Research in Support of a Marine National Monument

On September 14, 2016, the Northeast Canyons and Seamounts Marine National Monument was designated off the coast of New England, the first marine monument in the U.S. Atlantic Ocean. Mystic Aquarium’s senior research scientist Dr. Peter Auster, with colleagues at University of Connecticut and New England Aquarium, was instrumental in providing the scientific rationale for conservation of the area.

Mystic Aquarium scientists and partners have explored and conducted pioneering research in this region for decades. A comprehensive scientific analysis of ecological data revealed that this biodiversity hotspot is one of the best remaining examples of an undisturbed ecosystem in the U.S. North Atlantic — making it vital to future scientific research, especially in the face of climate change. This “living laboratory” has much to teach us about how nature works in the ocean when undisturbed by commercial scale human activities.

It is Mystic Aquarium’s mission to expand the public’s knowledge of and appreciation for our ocean planet; especially places like the Northeast Canyons and Seamounts Marine National Monument.  Undersea images from recent exploration and research activities in the area were used to produce our new exhibit “Our Blue Park” to experience this very special and remote place in New England’s waters.


Mystic Aquarium’s core values – respect for animals, guests, staff and community; excellence in research, education and conservation; and promotion of conservation and awareness of our ocean planet through all we do, are the driving force for our conservation and sustainability initiatives. These values serve as a guide for all staff to conduct their daily responsibilities, from animal care to event planning, in a method to minimize our environmental impact.

Internal Practices

The Green Team is a cross-departmental committee that ensures campus sustainability through routine energy audits, monitoring of staff green practices and develops sustainable initiatives. From analyzing and improving energy efficiency and consumption to implementing paper and plastic reduction, composting and other waste management initiatives to inspiring individual action and behavior, the Green Team seeks to achieve measurable annual goals toward a more sustainable campus.

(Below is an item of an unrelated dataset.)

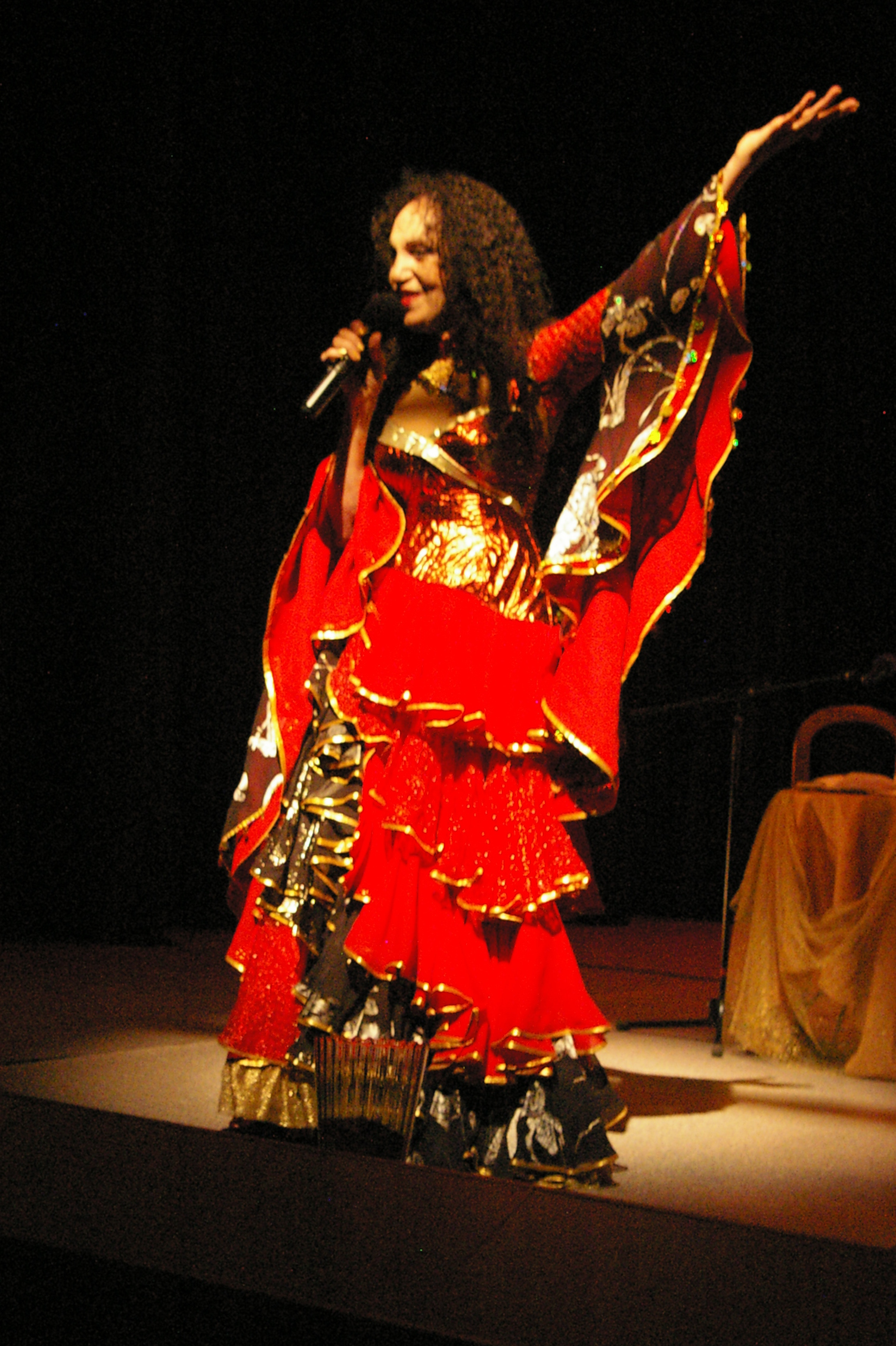 Валентина Пономарёва. Концерт в Вильнюс - 2011г.

It is our goal to educate and inform our guests about the importance of sustainable seafood. According to NOAA Fisheries, sustainable seafood is the most environmentally efficient source of protein on the planet. In the United States, both wild-caught and farmed fish and shellfish are managed under a system of enforced environmentally responsible practices. Both wild-capture and farmed fish are essential for ensuring sustainable supplies of seafood are available for our nation and the world.

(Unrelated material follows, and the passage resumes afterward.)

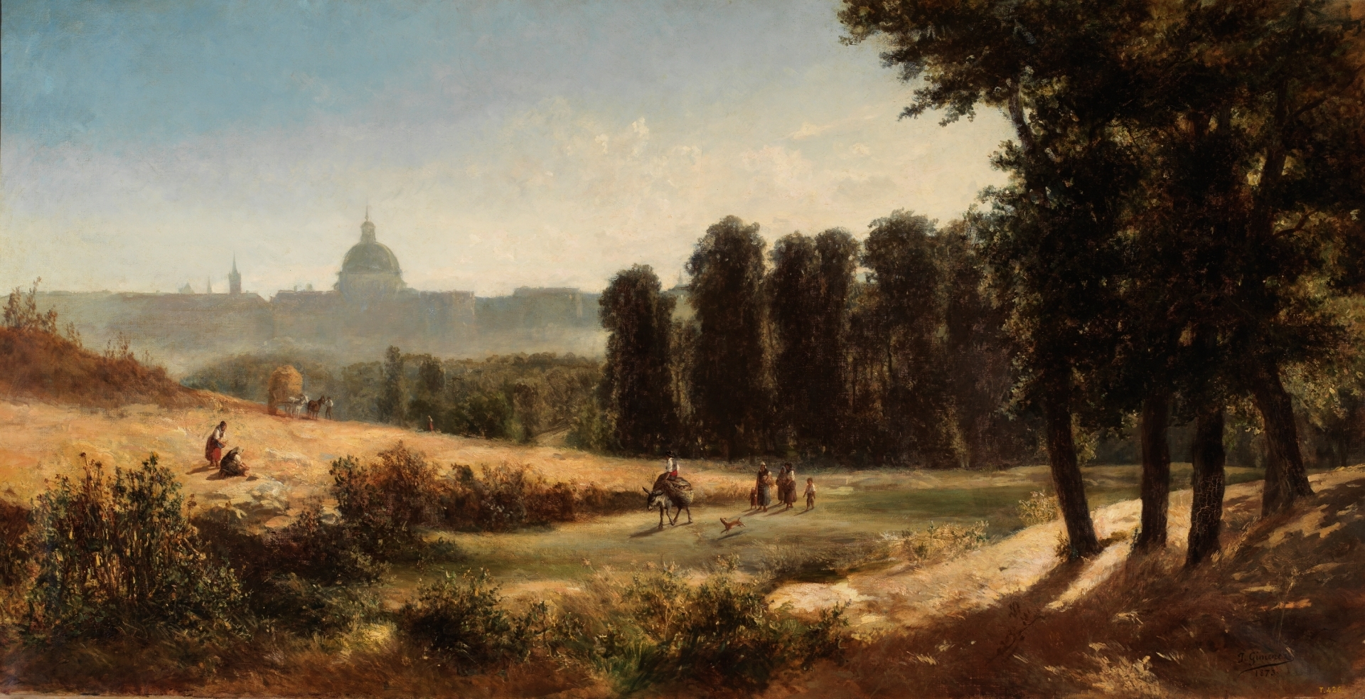 Paisaje. Arroyada de las huertas de Luche (cercanías de Madrid) (1873), de José Jiménez Fernández. Óleo sobre lienzo, 107 x 220 cm.

For Mystic Aquarium, this starts right here at home! We feed our animals not only restaurant quality fish that is hand-inspected before it is fed to our animals; but also ensure that is sustainably sourced!

Other Initiatives
  • Guests to Mystic Aquarium are encouraged to download the Seafood Watch app.
  • Recycling stations are distributed throughout campus and contract agreements are in place for internal pickup of all items including cardboard, paper, cans, bottles, batteries, light bulbs and e-waste.
  • Scrap metal and used machinery oil is collected and recycled.
  • Unused food fish for the animals is collected and is used during educational programs or donated to the local fishing industry.
  • A computerized energy management system is utilized for optimal HVAC efficiency and automatic lighting control.
  • To conserve water, filter backwash recovery systems are in place for our marine mammal exhibit pools.
  • Additionally, low consumption flush valves with automatic sensors are installed for all toilets and urinals.
  • Installation of an electric charging station for electric and electric/hybrid vehicles not only encourages the use of low-emission vehicles but doubles as an educational tool.